Great people are marked by their ability to take a deep breath and realize that some things must be risked for a better future. This trait gives them the opportunity to “think bigger,” having the conviction that it is more important to try and fail at something monumental, than to never try it. As Robert F. Kennedy once said, “Only those who dare to fail greatly can ever achieve greatly.”
This is where the ability to make plans and carry them out comes in. Leaders think about their intentions and the impact they are going to have as they plan, and they exhibit some of the courage their resilience gives them. This is one of the traits that creates avid followers.
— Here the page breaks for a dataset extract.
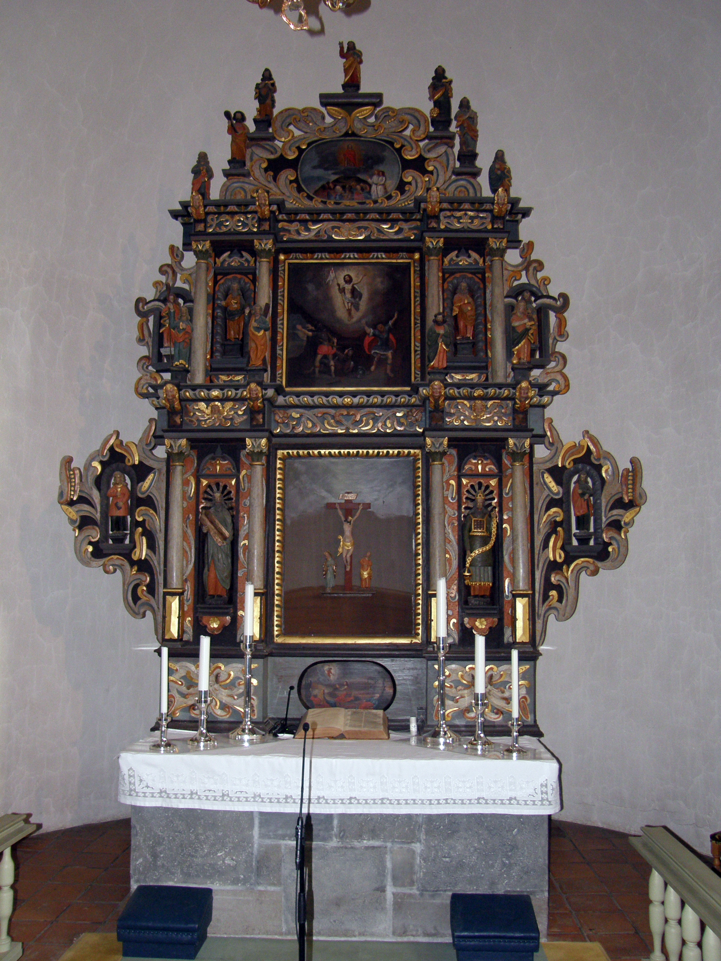 Norderhov kirke, Ringerike (altertavlen, ca. 1680)

Five years ago, the CEO and top management of Spectrum Health in Grand Rapids, Mich., took on this mission: “To be the nation’s highest quality and most successful healthcare enterprise by 2010.” Will they make it? Only time will tell. I will tell you this: when Spectrum Health leaders decide, for example, to improve core clinical measures in surgical infection prevention or women’s health or whatever else they choose to tackle, their goal is not to be better than the health system across town. Instead, they look at the numbers for the Mayo Clinic, Cleveland Clinic and Brigham and Women’s Hospital, and then they strive to be better than these national benchmarks.
That’s because their goal is to be the highest quality and most successful healthcare enterprise in the nation—even at the possible cost of failure. So far, they are doing a very good job in achieving these goals in many clinical and administrative areas, while maintaining a healthy bottom line.
Improving clinical quality takes tough choices and requires change. All of these things take people out of their comfort zones, and some of the less resilient who work for you may not last through the changes. But quality must improve. In this business, you as a leader can’t call a monthly meeting and just say, for example, “Oh well, we had 30 readmissions last month due to what seem to be avoidable medical errors, but it’s OK—next month we’re all going to pull together and bring that number down.” It’s not OK at all, especially when a few of those readmissions might not have left the hospital alive. You as a leader may not be able to bounce back from a failure like this. You must have a plan.
That’s why you have to look at the risk and be resilient in order to plan for the future. There will be conflict, and there will be failures, and some of them may be perceived as your failures, but they must be risked, and your people will look to you to be resilient.
Remember, you will fail sometimes despite all your best laid plans. Your success will be measured by how well you plan for failure big and small, and how well you bounce back and move forward when it happens.
I’d like to end with this quote from American writer and poet James Russell Lowell:
“Mishaps are like knives that either serve us or cut us, as we grasp them by the blade or the handle.”